Since the disclosure of the PRISM program by Edward Snowden, debates on what, why and how the NSA does what it does, and the appropriateness of it, have cranked-up the volume across the internet including here.
As an IT industry worker bee that holds these issues near and dear, I've found myself increasingly distressed at the content of many arguments on this site I find to be either ill-informed, aiming to deny facts or mis-direct from them, or simply off-track of essential issues.
My purpose here is to share information I think would help to re-frame the debate with facts about what the NSA (and their ilk in the US and elsewhere) now do to collect, analyze and act on information, and to pose some basic questions for consideration.

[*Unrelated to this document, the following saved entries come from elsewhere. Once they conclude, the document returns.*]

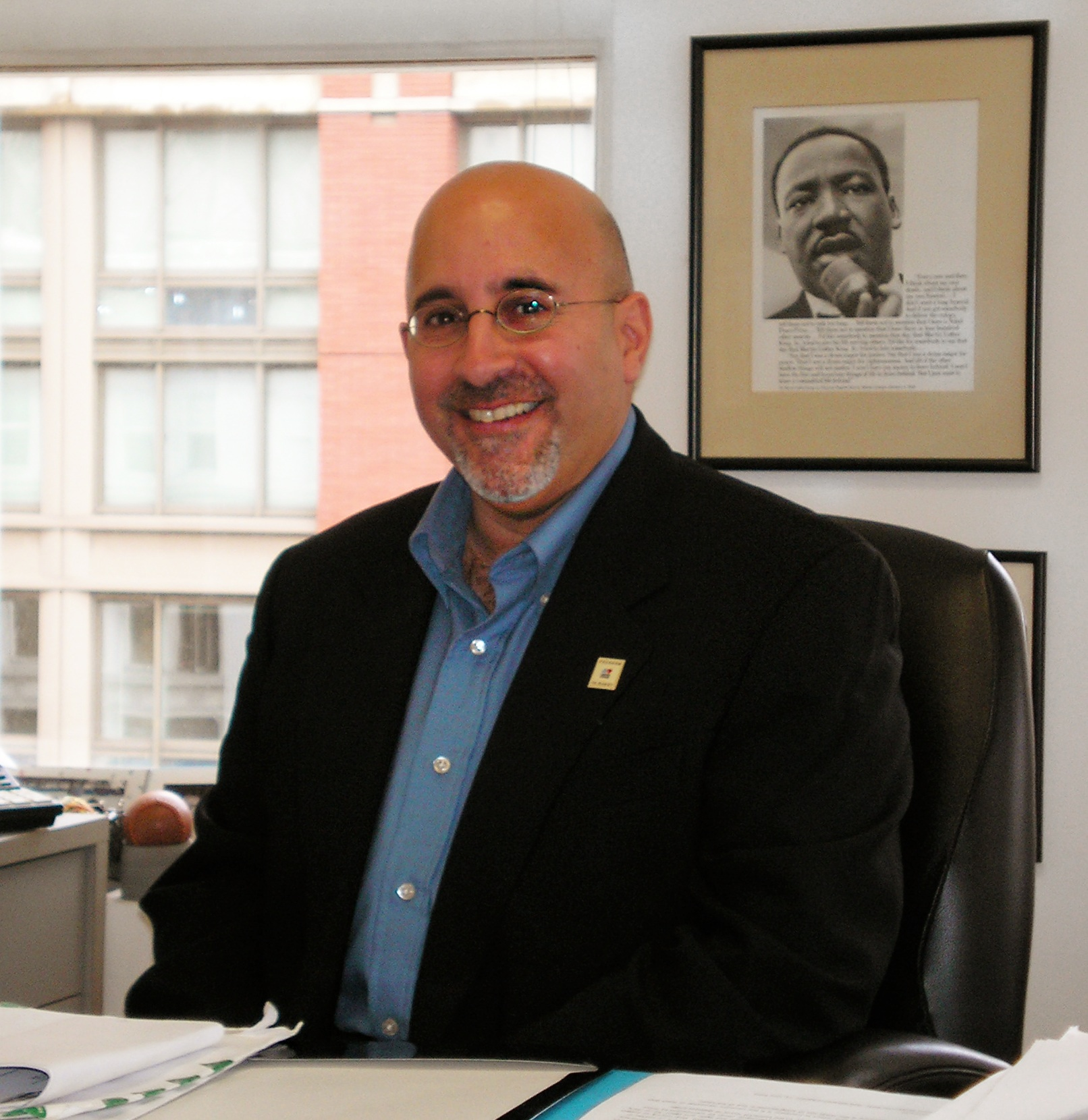 Evan Wolfson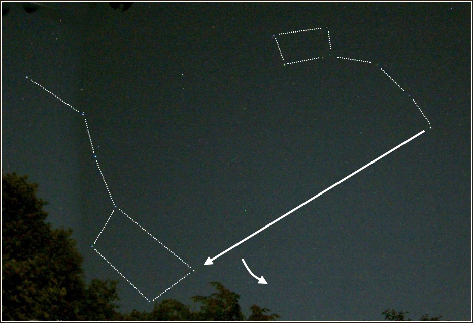 Weitwinkelaufnahme des nördlichen Nachthimmels mit den Sternbildern Kleiner und Großer Wagen; Aufnahmezeit: 4. Juli 2004, 0:40 Uhr MESZ; Aufnahmeort: Deutschland. Die Bäume am unteren Bildrand geben einen Hinweis auf die Lage des Horizonts.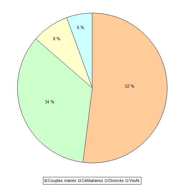 Composition de la population de Coupru (Aisne, France), en fonction du statut marital.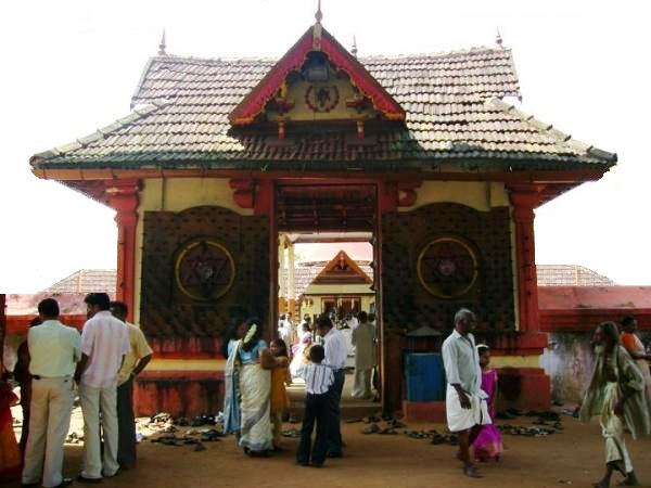 ആനന്ദവല്ലീശ്വരം ക്ഷേത്രം

If you think it's possible that:
- countries, including the USA, spy on other countries and their own citizens
- the internet and other digital communications facilitate data collection & analysis
- people have become conditioned to accept increasing surveillance and less privacy
- that cyber warfare has become a core mission of the (global) MIC
- that governments use fear to manipulate public opinion and gain acceptance of intrusion
... see you after the fold.
What the NSA does
The NSA was founded in 1952 as a secret organization under the DoD to acquire, analyze and report foreign intelligence, for the use of, primarily, the Executive Branch and DoD under it, and to develop technology to execute its mission including hardware and software. For the first 2 decades of it's existence, it was largely unknown to outsiders in government and the public, and largely stuck to it knitting, mission-wise.
Gradually, as data processing and electronic eavesdropping technology became more sophisticated and important to intelligence, the size and budget of the organization grew to the point it became more visible as an entity if not transparent as an organization, eventually becoming a larger organization then the CIA (today an estimated 40,000 employees verses 20,000 employees, respectively) and developing mission creep.
As an organization with a secret budget and little oversight, it's impossible to provide much accountable detail but Wikipedia, the ultimate authority on all things, provides some basics.
However, in the past 30 years, diligent investigative journalism and disclosures by current and former members of the organization present a more complete picture for our purposes and I will link various articles you should read to understand, particularly the more recent work of James Bamford available on the internet and disclosures by William Binney and Thomas Drake.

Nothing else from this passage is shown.